» **ASSIGNMENT**:
Reproduce the entries that follow exactly, dropping each image.

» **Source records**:

──────

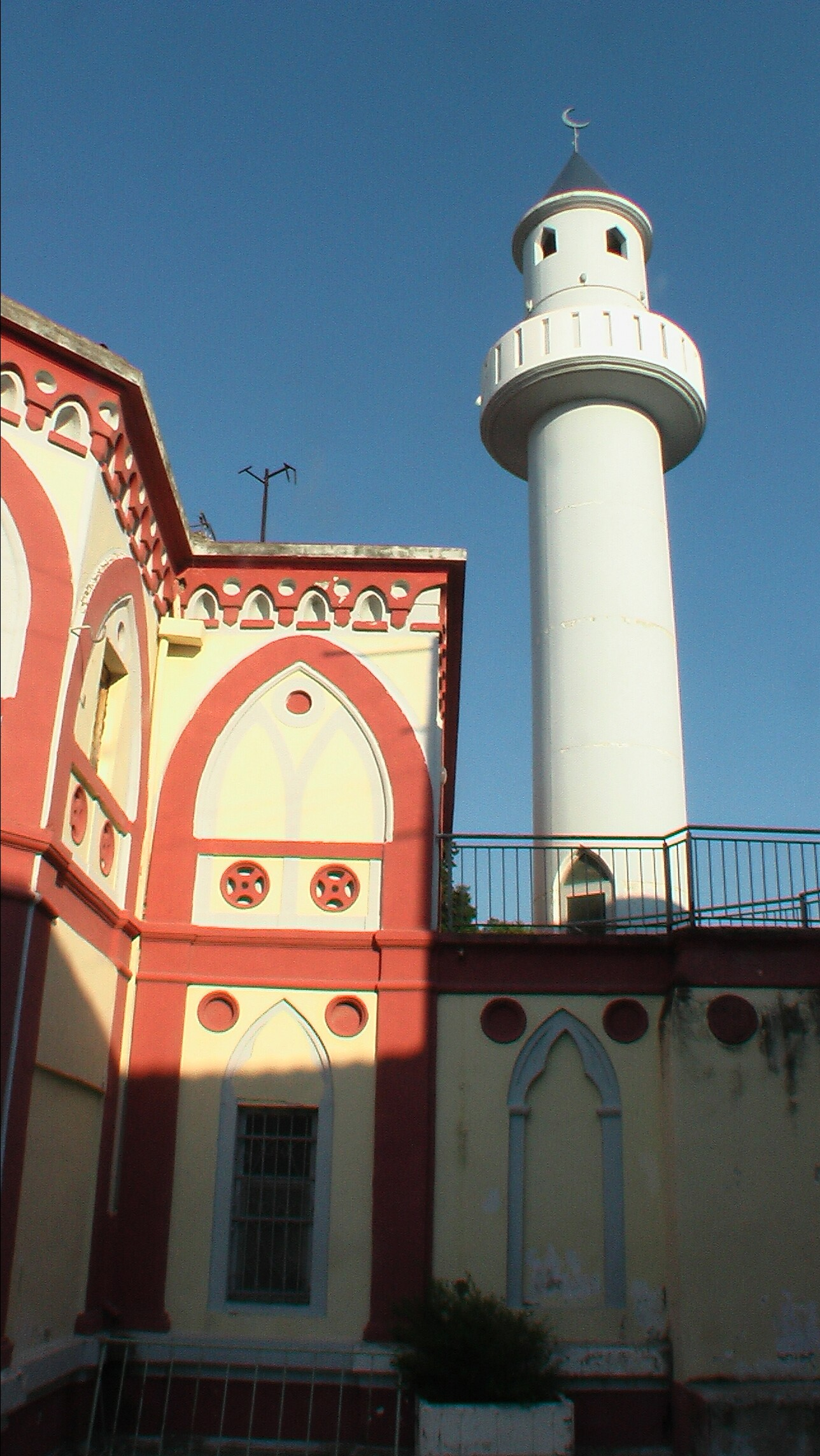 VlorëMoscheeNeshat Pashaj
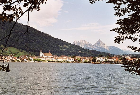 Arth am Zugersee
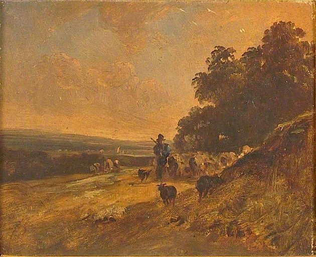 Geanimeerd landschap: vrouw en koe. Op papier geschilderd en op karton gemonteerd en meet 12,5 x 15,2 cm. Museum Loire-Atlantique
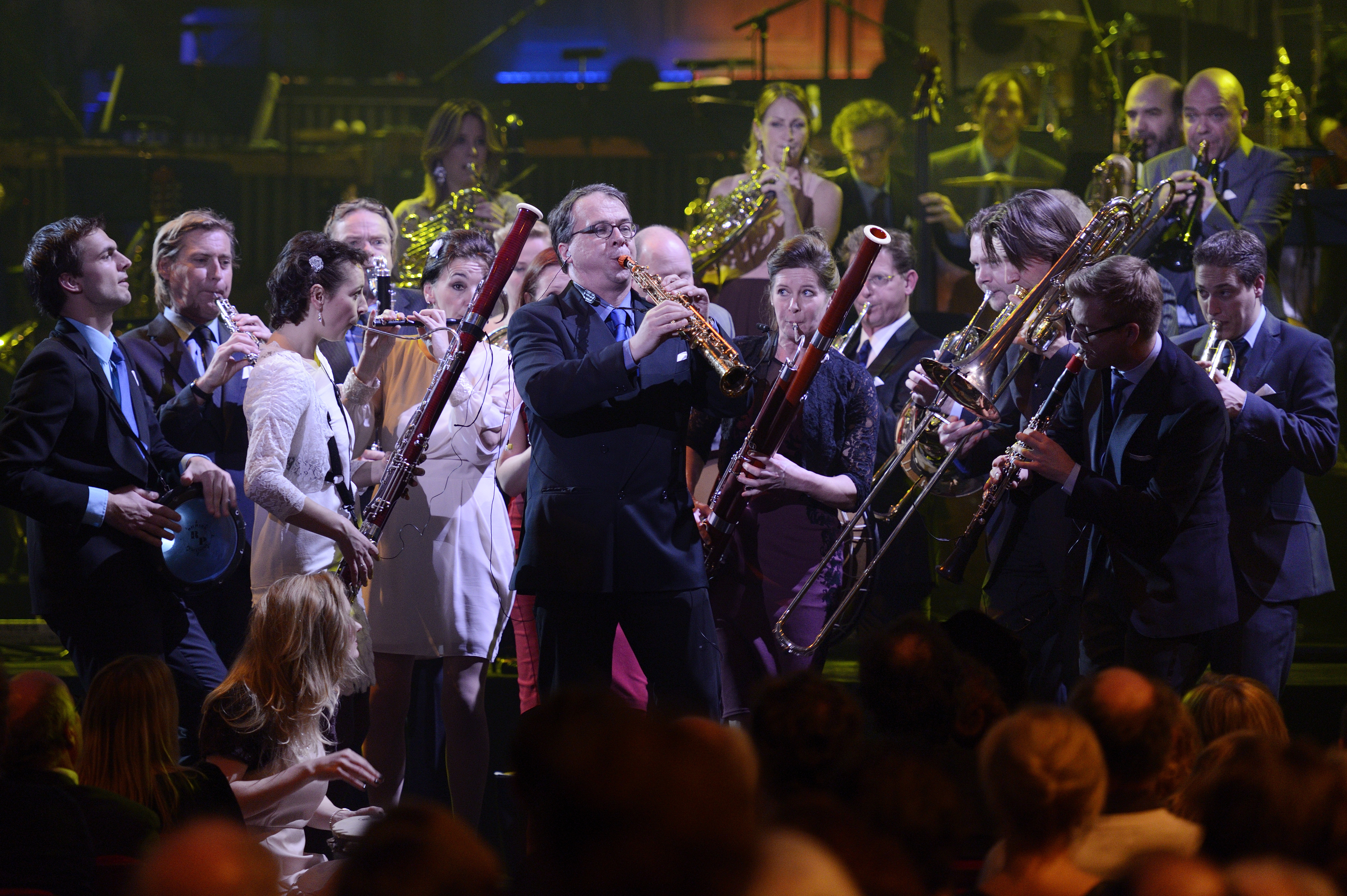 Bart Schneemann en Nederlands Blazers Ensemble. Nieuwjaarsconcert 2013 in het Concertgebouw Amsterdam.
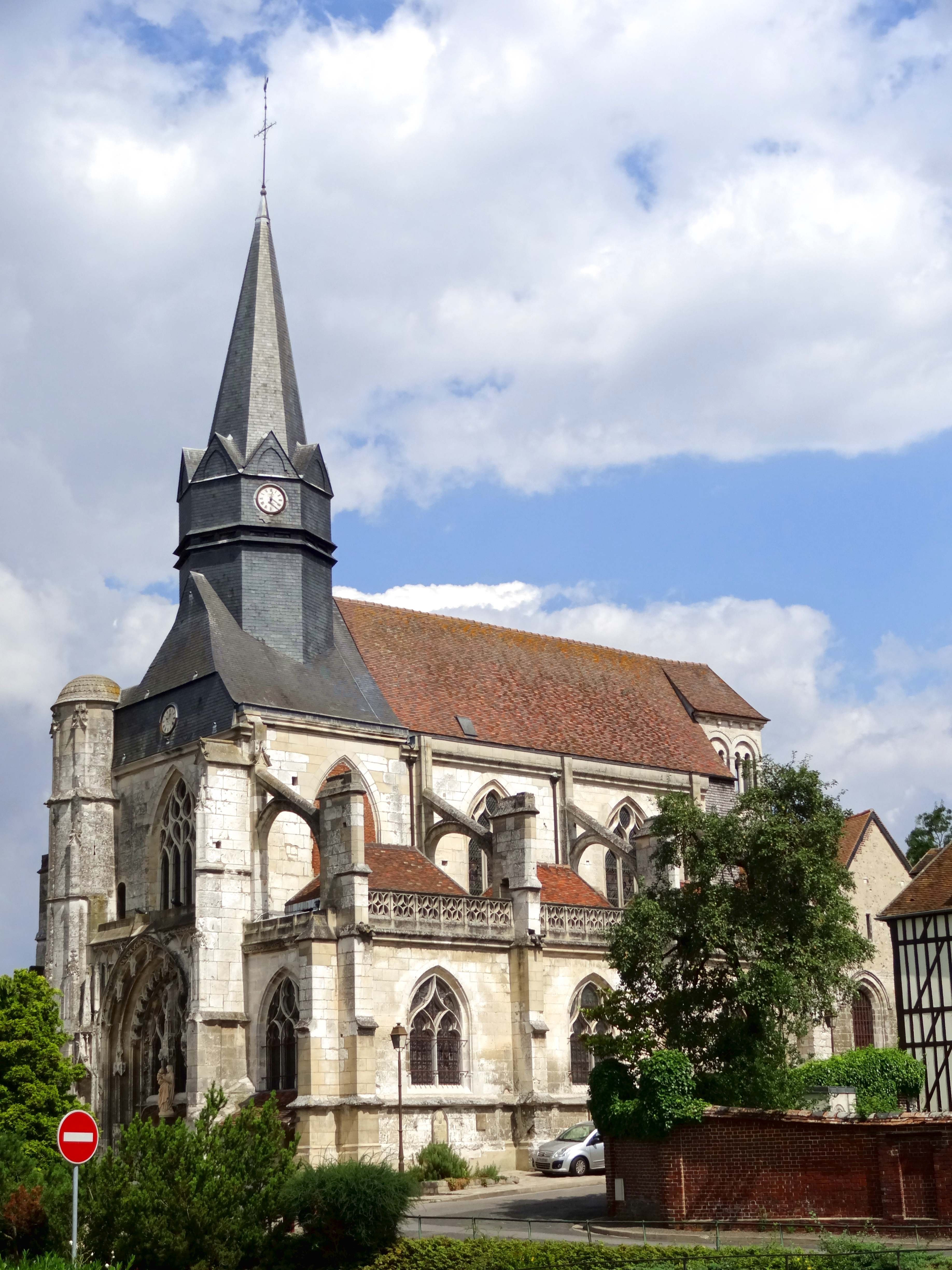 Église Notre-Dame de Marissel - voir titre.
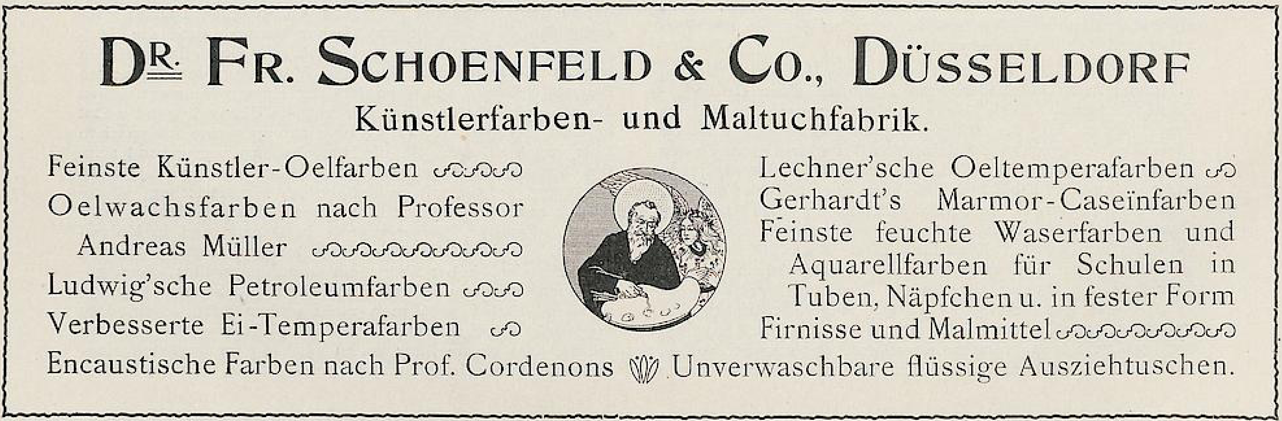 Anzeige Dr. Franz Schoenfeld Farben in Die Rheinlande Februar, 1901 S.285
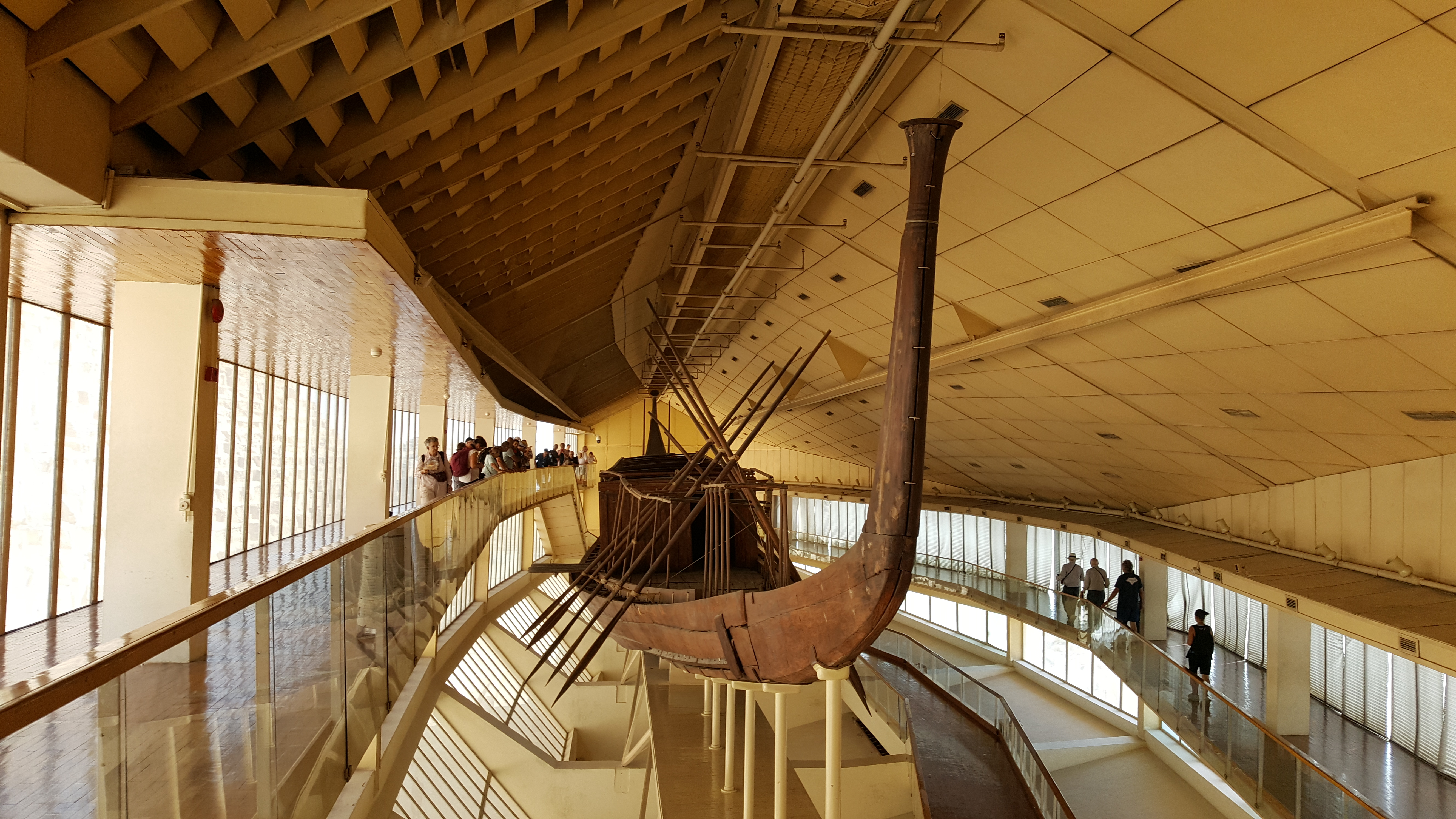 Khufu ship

──────

» **RESPONSE BELOW**:
 VlorëMoscheeNeshat Pashaj
 Arth am Zugersee
 Geanimeerd landschap: vrouw en koe. Op papier geschilderd en op karton gemonteerd en meet 12,5 x 15,2 cm. Museum Loire-Atlantique
 Bart Schneemann en Nederlands Blazers Ensemble. Nieuwjaarsconcert 2013 in het Concertgebouw Amsterdam.
 Église Notre-Dame de Marissel - voir titre.
 Anzeige Dr. Franz Schoenfeld Farben in Die Rheinlande Februar, 1901 S.285
 Khufu ship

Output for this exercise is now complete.